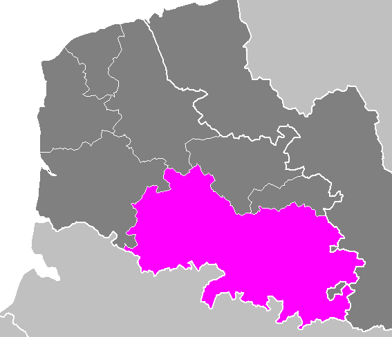 Arrondissement_d'Arras
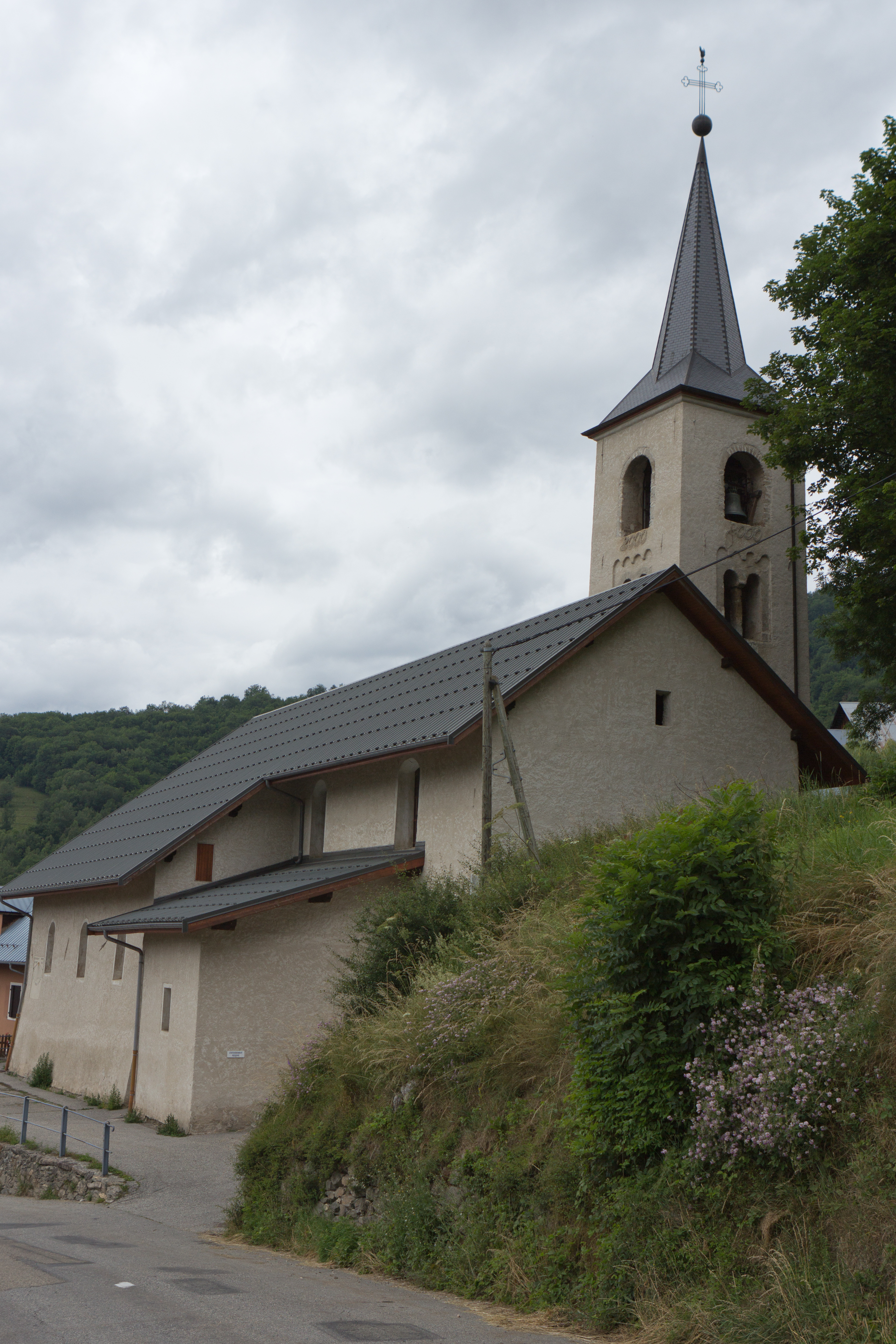 L'église de Montaimont, commune de Montaimont, département de Savoie. France.
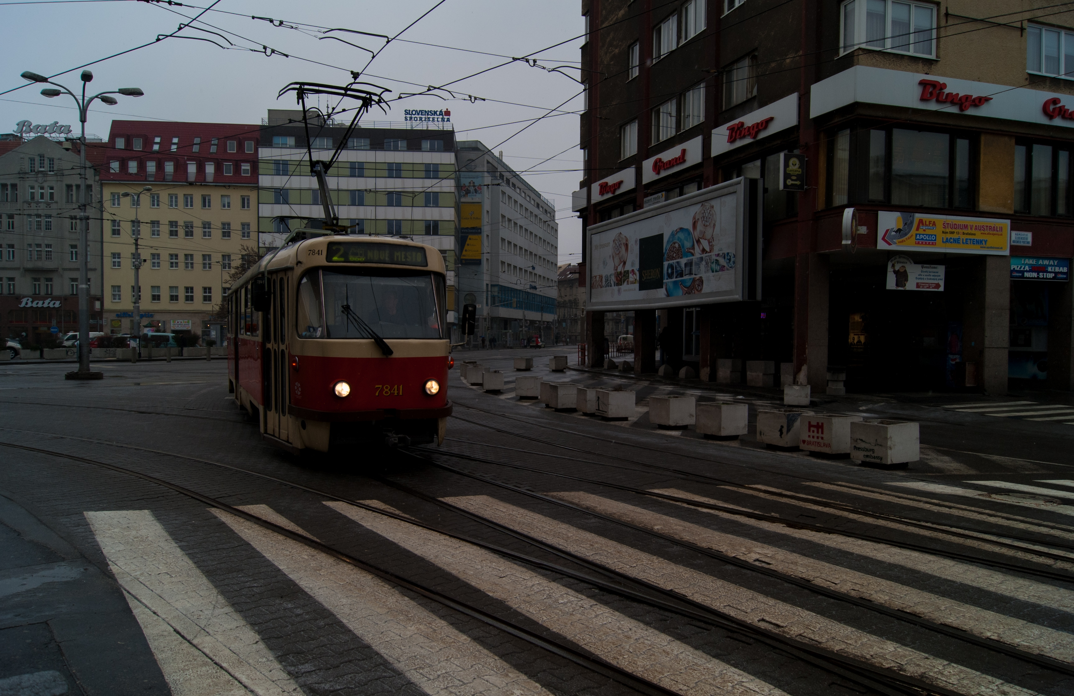 Tatra T3G tramway in Kamenné námestie, Bratislava, Slovakia

§ WHAT YOU WILL DO
All of the lines above must be printed again exactly, and no picture may appear in the copy.

§ PROBLEM SOLUTION
 Arrondissement_d'Arras
 L'église de Montaimont, commune de Montaimont, département de Savoie. France.
 Tatra T3G tramway in Kamenné námestie, Bratislava, Slovakia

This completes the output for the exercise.